A la charnière des années 80/90, la Formule 1 amorce un bond technologique conséquent avec l’essor de la télémétrie, la conception par ordinateur ainsi que les aides électroniques, Ferrari ayant ouvert la voie en 1989 avec la boîte de vitesse semi-automatique. Dès lors, une véritable course aux armements électronique s’engage, permettant aux écuries les plus solidement dotées en matière grise et en budgets, avec l’appui de grands constructeurs derrière, de développer des monoplaces de haut niveau. A ce jeu-là, Williams prend les devants et met au point en 1992 une redoutable FW14B dotée de l’antipatinage, de l’ABS et de la fameuse suspension active qui, couplée à un exceptionnel V10 Renault, devient une arme absolue. Nigel Mansell écrase la saison 1992 pour décrocher le titre mondial. Piquée a vif, McLaren emboite le pas et, malgré la parte du motoriste Honda fin 1992, se lance aussi dans la course aux puces électroniques.

Cette année-là déjà, la domination de Williams-Renault fait grincer des dents. Orpheline du duel Prost-Senna qui avait tant fait pour le succès planétaire du business F1, cette domination sans partage ou presque de Williams dérange le « boss » de la F1 Bernie Ecclestone, obnubilé par le show, mais aussi les rivaux de l’écurie anglaise. Et c’est sans compter aussi sur l’arrivée au pouvoir à la tête de la FISA, depuis fin 1991, de Max Mosley, ancien fondateur de March, ancien bras droit juridique d’Ecclestone et dont l’inimitié avec les autres teams managers britanniques comme Williams et McLaren est notoire. Dès 1992 donc, les premières salves sont tirées par Mosley, visant alors le carburant Elf du moteur V10 Renault et, in fine, la domination de l’écurie britannique et du motoriste français. Le pétrolier avait été accusé de tricher en utilisant des carburants non conformes, alors que Mosley, dont le cheval de bataille officiel était la « réduction des coûts » et « l’écologie », en accord avec Ecclestone, avait fait le forcing pour imposer des carburants standards issus du commerce (un comble quand on sait comment l’écurie Brabham d’Ecclestone avait gagné le titre mondial en 1983 avec un carburant illégal).
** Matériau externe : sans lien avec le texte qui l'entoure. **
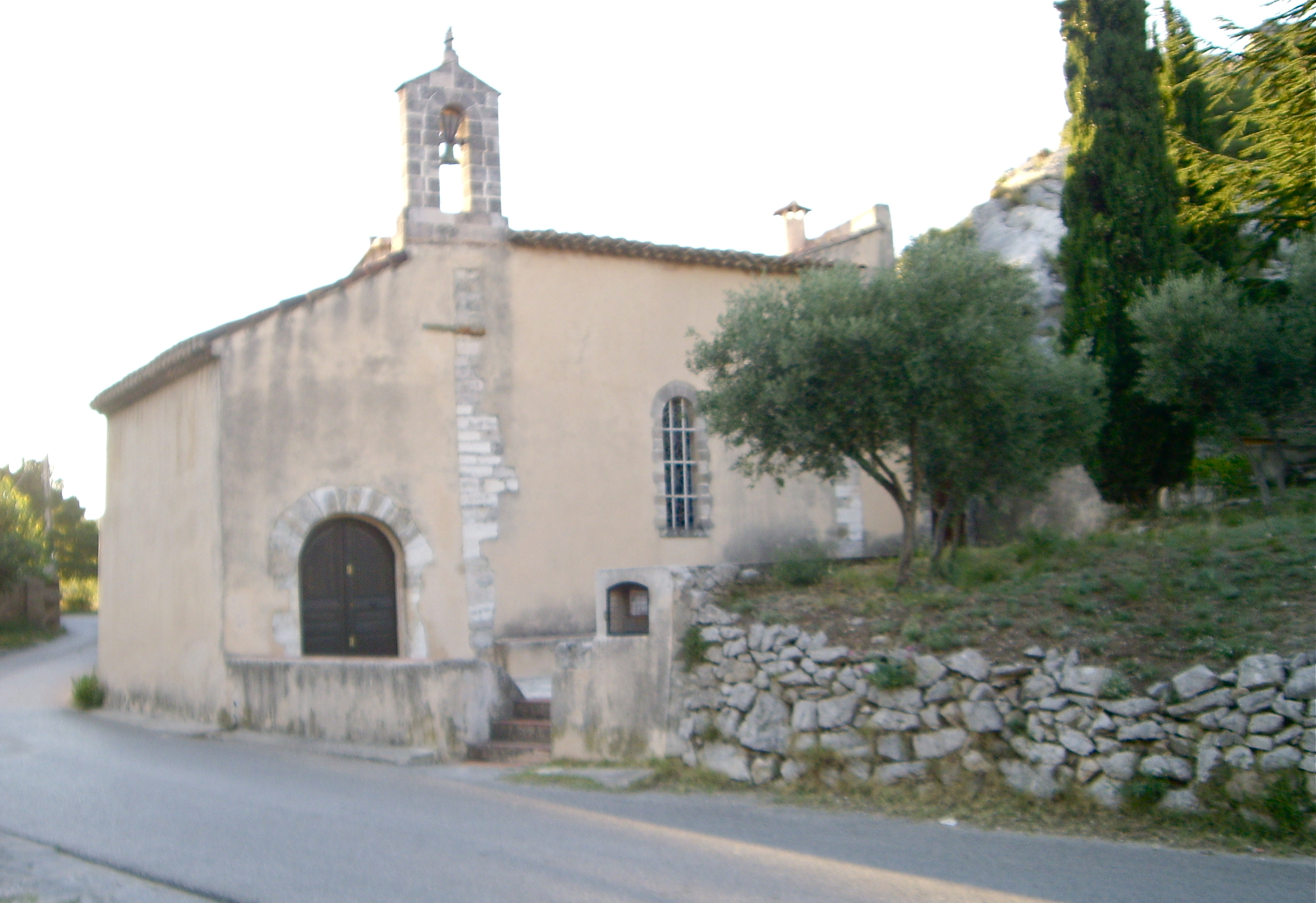 Chapelle Notre Dame de la Galline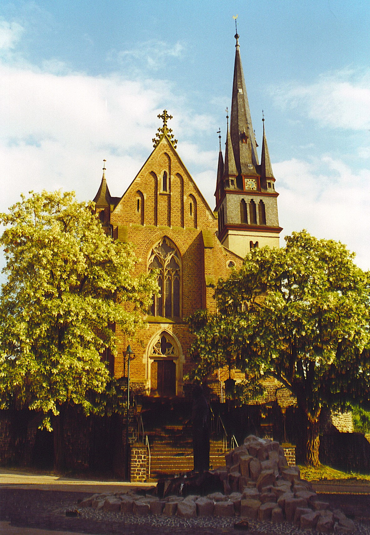 Kath. Pfarrkirche "St. Aegidus" zu Obertiefenbach (Beselich)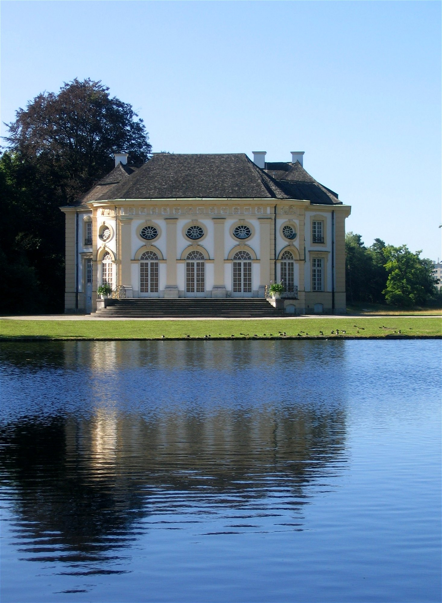 Badenburg im Schlosspark Nymphenburg, Muenchen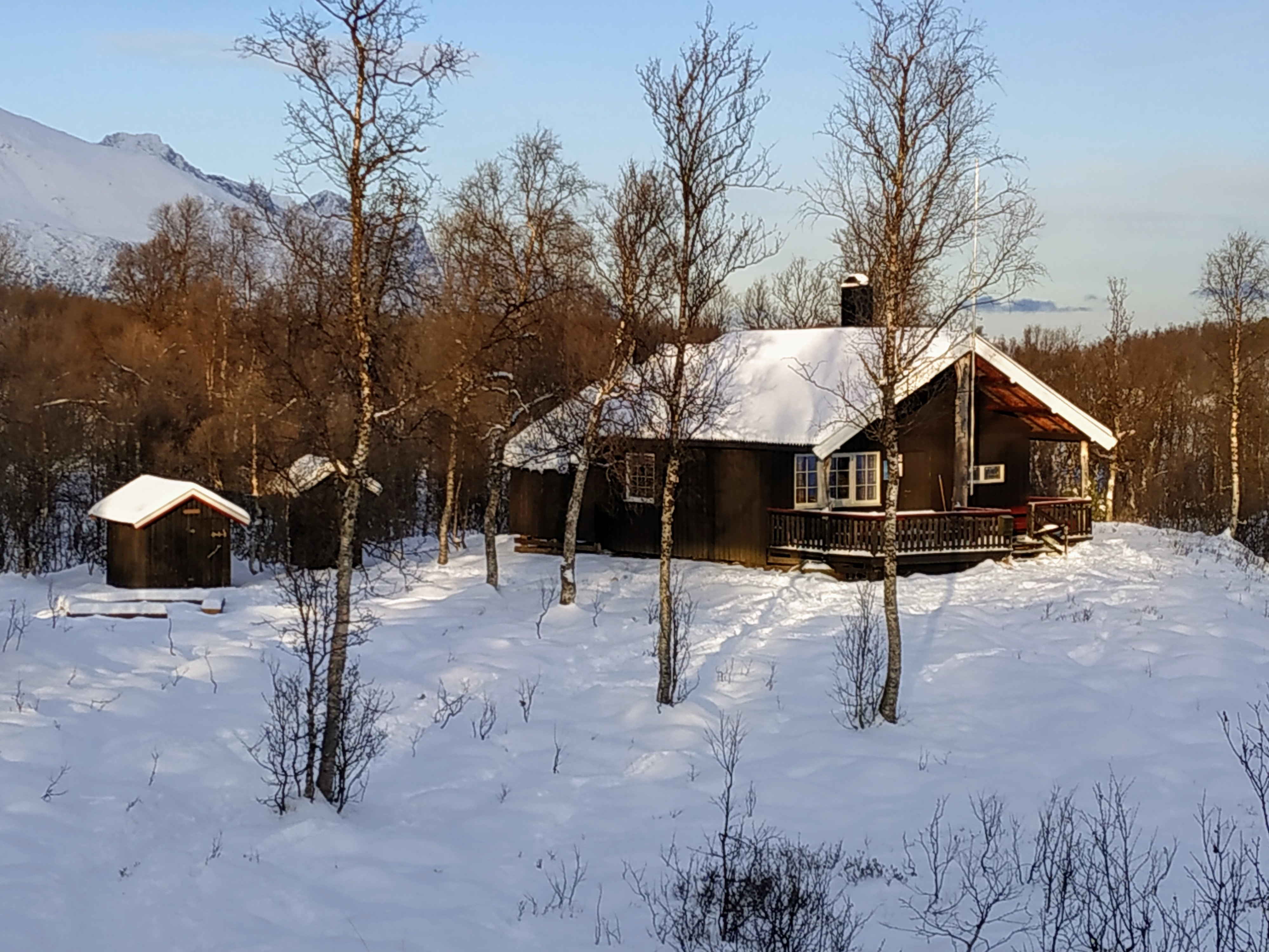 Vartohytta høsten 2019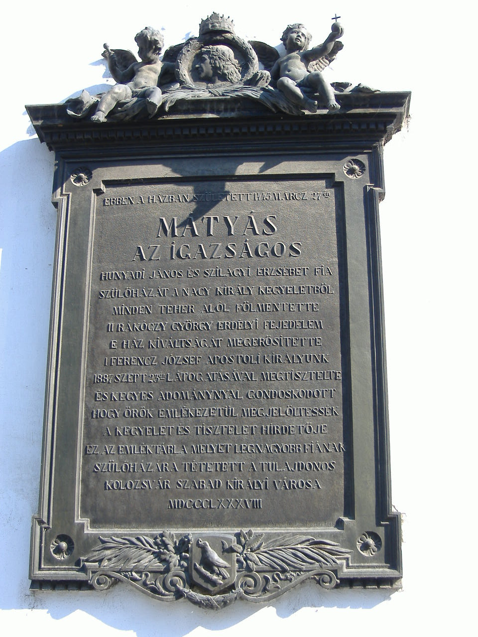 Cluj-Napoca, Casa lui Matei Corvin (placă comemorativă în l.maghiară), str. Matei Corvin nr.6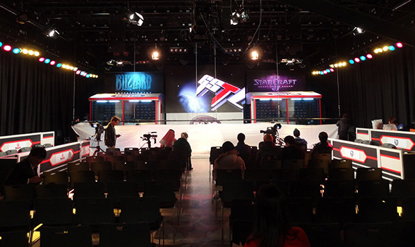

Des menaces de disqualification avaient pesé sur Williams mais finalement le tandem Mosley-Ecclestone avait joué la carte de la conciliation face à la fronde et à la puissance politique des pétroliers, Elf ayant réussi à fédérer les autres industriels derrière lui. Il n’en sera rien en 1993 !

Une intersaison déjà savoureuse !

Il ne faut même pas attendre l’ouverture de la saison pour que les premières banderilles soient plantées ! Suite à une histoire farfelue de documents arrivés hors délais, Williams n’est pas inscrite dans un premier temps par la FOCA (association des constructeurs) au championnat du monde ! C’est évidemment une manœuvre pour mettre la pression sur Woking, qui est le principal obstacle au bannissement des aides électroniques.  Mosley-Ecclestone vont ainsi passer à l’offensive tout au long de la saison pour imposer leur règlement 1994 qui doit bannir ces fameuses aides électroniques :  s’il en va pour eux, officiellement, de la survie de nombreuses équipes et de redonner au pilotage toute sa place, d’autres, comme Ron Dennis, dénoncent un « nivellement par le bas », alors que Williams et Renault y voient surtout un moyen de les briser. En vertu des Accords Concorde, qui exige l’unanimité des membres pour entériner une décision, la FOCA consulte les autres équipes pour approuver au final l’inscription de Williams au championnat 93, mais deux opposent leur véto :  Flavio Briatore, patron de Benetton, et Giancarlo Minardi, qui, au nom des petites équipes désargentées (et sans doute piloté en sous-main) est parti aussi en croisade contre les aides électroniques. Malgré ce veto, le conseil mondial avalise l’inscription de Williams, mettant ainsi un coup de canif dans l’unanimité exigée par les Accords Concorde.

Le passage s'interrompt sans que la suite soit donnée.